You are viewing a plain text version of this content. The canonical link for it is here.
Posted to common-user@hadoop.apache.org by Keith Wiley <kw...@keithwiley.com> on 2010/04/10 01:14:46 UTC
-files flag question
I'm a little confused how the -files flag works. My understanding is that it takes two arguments: a file URI (could be local or on HDFS, assumed local if no URI scheme is provided) and a short "tag" representing the file on the distributed cache, usually just the name of the file without the long path that precedes it in the URI.
But, -files can also pass multiple files to the distributed cache, so, how does this all go together. Are odd arguments all URIs and even arguments all cache-tags? Is it that simple? I'm not really sure how to fit it all together if I need to send several files to the distributed cache (several shared libraries for example).
Thanks.
________________________________________________________________________________
Keith Wiley kwiley@keithwiley.com www.keithwiley.com
"It's a fine line between meticulous and obsessive-compulsive and a slippery
rope between obsessive compulsive and debilitatingly slow."
-- Keith Wiley
________________________________________________________________________________
Re: -files flag question
Posted by Keith Wiley <kw...@keithwiley.com>.

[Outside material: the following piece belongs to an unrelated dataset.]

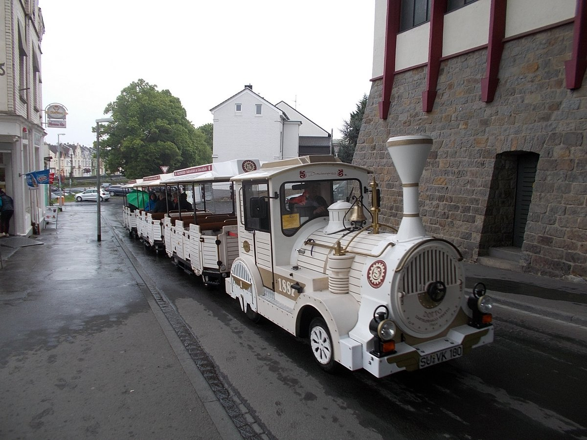 Wegebahn „Lokomobil“ in der Drachenfelsstraße an der Talstation der Drachenfelsbahn in Königswinter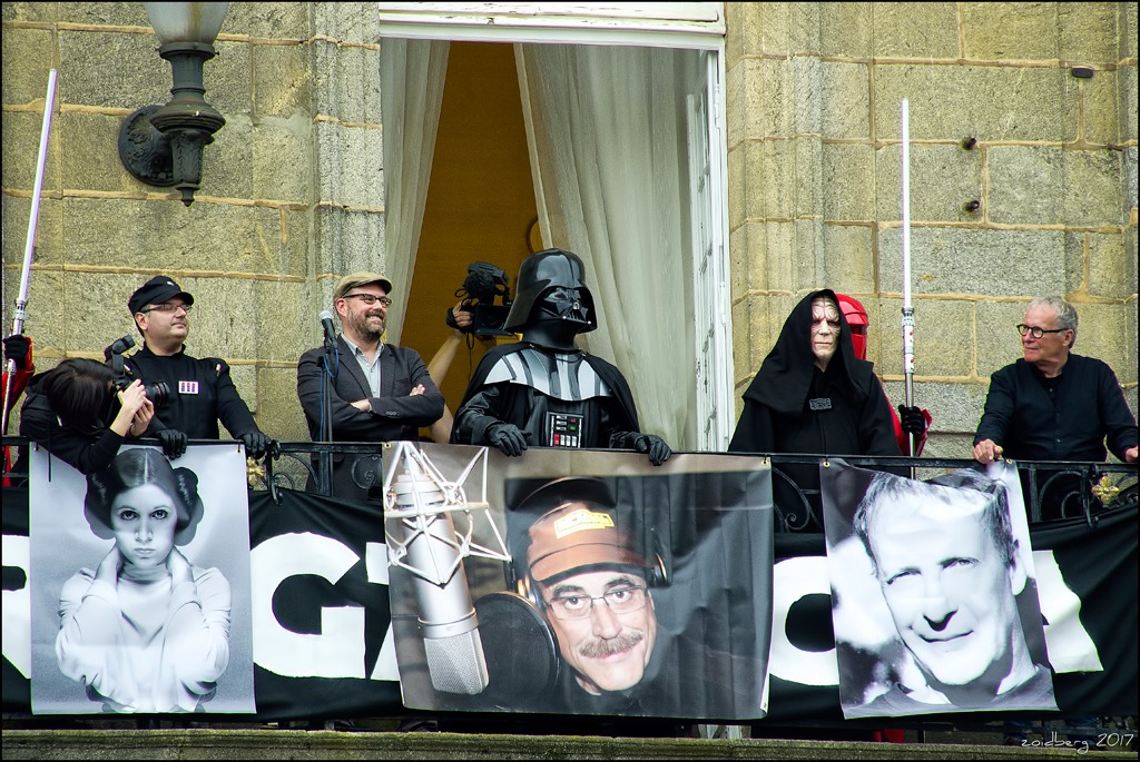 Tropa Korriban en un desfile de Star Wars en Santiago de Compostela, España, el 27 de mayo de 2017.

So how does the example work where the second argument is simply
separated by a space and indicates some sort of "label" by which to
find the file in the distributed cache:
... -files URI_TO_FILE name ...
where 'name' is canonically the file name in the uri but without a
scheme or path, just the filename. How does that use case conform to
your examples?
On 2010, Apr 11, at 11:12 PM, Amareshwari Sri Ramadasu wrote:
> Hi Keith Willey,
>
> -files option takes comma separated files (passed as URIs) to make
> them available on compute nodes for maps or reduces.
> For example,
> -files file:///myfiles/file1,file:///myfiles/file2,hdfs:/localhost:9000/files/dfsfile
> .
>
> You can also pass a symlink name in the uri's fragment.
> For example,
> -files file:///myfiles/file1#file1,file:///myfiles2/file1#file2
> But the second example does not work as expected in branch 0.20.
> ( see http://issues.apache.org/jira/browse/MAPREDUCE-787)
> I hope the above examples clarify your confusions.
>
> Thanks
> Amareshwari
>
>
> On 4/10/10 4:44 AM, "Keith Wiley" <kw...@keithwiley.com> wrote:
>
> I'm a little confused how the -files flag works. My understanding
> is that it takes two arguments: a file URI (could be local or on
> HDFS, assumed local if no URI scheme is provided) and a short "tag"
> representing the file on the distributed cache, usually just the
> name of the file without the long path that precedes it in the URI.
>
> But, -files can also pass multiple files to the distributed cache,
> so, how does this all go together. Are odd arguments all URIs and
> even arguments all cache-tags? Is it that simple? I'm not really
> sure how to fit it all together if I need to send several files to
> the distributed cache (several shared libraries for example).
>
>
>
>
________________________________________________________________________________
Keith Wiley kwiley@keithwiley.com keithwiley.com
music.keithwiley.com
"Yet mark his perfect self-contentment, and hence learn his lesson,
that to be
self-contented is to be vile and ignorant, and that to aspire is
better than to
be blindly and impotently happy."
-- Edwin A. Abbott,
Flatland
________________________________________________________________________________
Re: -files flag question
Posted by Amareshwari Sri Ramadasu <am...@yahoo-inc.com>.
Hi Keith Willey,
-files option takes comma separated files (passed as URIs) to make them available on compute nodes for maps or reduces.
For example,
-files file:///myfiles/file1,file:///myfiles/file2,hdfs:/localhost:9000/files/dfsfile.
You can also pass a symlink name in the uri's fragment.
For example,
-files file:///myfiles/file1#file1,file:///myfiles2/file1#file2
But the second example does not work as expected in branch 0.20. ( see http://issues.apache.org/jira/browse/MAPREDUCE-787)
I hope the above examples clarify your confusions.
Thanks
Amareshwari
On 4/10/10 4:44 AM, "Keith Wiley" <kw...@keithwiley.com> wrote:
I'm a little confused how the -files flag works. My understanding is that it takes two arguments: a file URI (could be local or on HDFS, assumed local if no URI scheme is provided) and a short "tag" representing the file on the distributed cache, usually just the name of the file without the long path that precedes it in the URI.
But, -files can also pass multiple files to the distributed cache, so, how does this all go together. Are odd arguments all URIs and even arguments all cache-tags? Is it that simple? I'm not really sure how to fit it all together if I need to send several files to the distributed cache (several shared libraries for example).